Im Nachlass des damaligen Turnier­direktors Herbert Grätz (1898–1982) an der UB Leipzig findet sich jedenfalls nur noch eine Ersatz­auf­zeich­nung der denk­wür­di­gen Partie durch einen Schieds­richter.
Von den anderen der 1.600 im Wettkampf der Nationen gewechselten Partien bewahrte Grätz die Spieleraufzeichnungen auf. So blieben etwa auch eigenhändige Zettel der Weltmeister Max Euwe, Michail Botwinnik, Wassili Smyslow, Michail Tal, Tigran Petrosjan und Robert Fischer erhalten.

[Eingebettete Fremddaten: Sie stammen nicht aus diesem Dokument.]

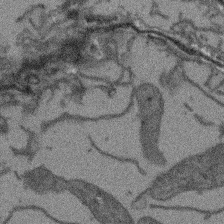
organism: Arabidopsis thaliana
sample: Root tip
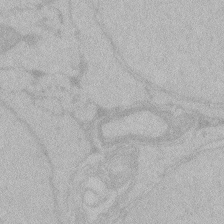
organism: Zebrafish
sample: Macrophage infected with Toxoplasma gondii
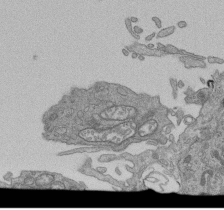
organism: Human
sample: Retinal organoid Rod and Cone cells
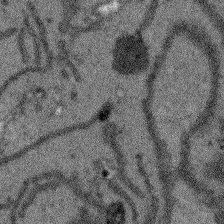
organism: Arabidopsis thaliana
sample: Root tip
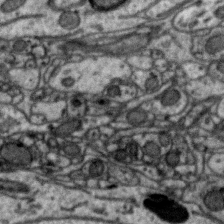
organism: Zebra finch
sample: Brain
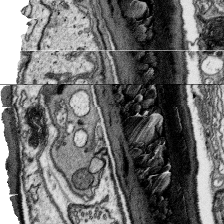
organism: Platynereis dumerilii
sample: Parapodia
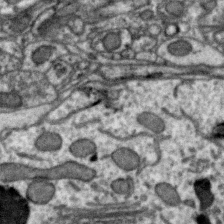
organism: Zebra finch
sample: Brain
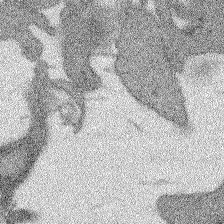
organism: Human
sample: HeLa cells
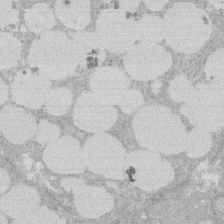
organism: Rat
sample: Salivary granule
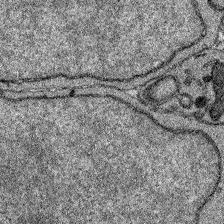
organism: Zebrafish
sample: Larval olfactory bulb
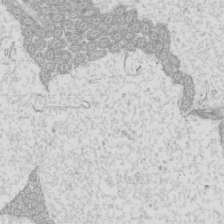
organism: Mouse
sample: Cilia; mouse epididymis
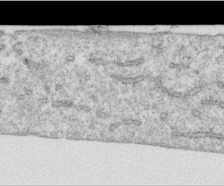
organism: Human
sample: Centriole in RPE cells
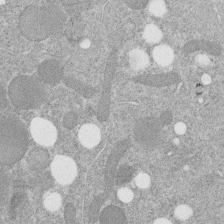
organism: C. elegans
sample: C. elegans embryo early stage
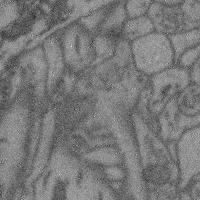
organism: Mouse
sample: Cerebral cortex
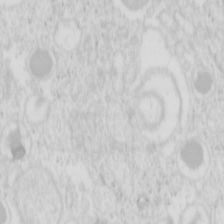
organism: Mouse
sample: Pancreas
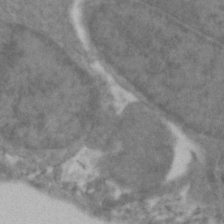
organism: Zebrafish
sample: Zebrafish embryo
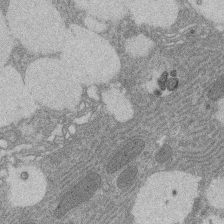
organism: Rat
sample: Salivary granule
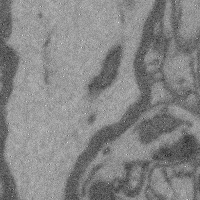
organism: Mouse
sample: Cerebral cortex
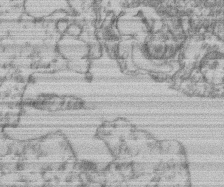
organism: Mouse
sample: T cell stromal cell synapse
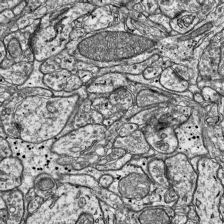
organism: Mouse
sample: Visual Cortex
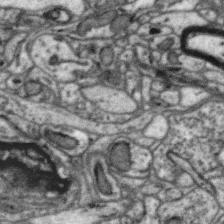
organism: Zebra finch
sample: Brain
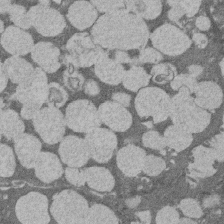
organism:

Der Vortrag umkreist die Fragen: Auf welchem Wege kamen die Partiezettel der Leipziger Schacholympiade in den Bestand der Universitätsbibliothek? War die Olympiade von 1960 das erste schachliche Großereignis der Stadt? Wie kam es zum „Tumult“ im Ringmessehaus in der letzten Runde des Turniers? Waren Leipziger als Spieler an der Olympiade beteiligt? Welche Mannschaft gewann, war die BRD oder die DDR besser? Was war abseits des Spektakels wohl der schachliche Ertrag der Veranstaltung? Zuletzt: Was ist dran am Gerücht, die Mannschaft der USA habe die UB Leipzig besucht und dort die „Margarita Philosophica“ vorgeführt bekommen?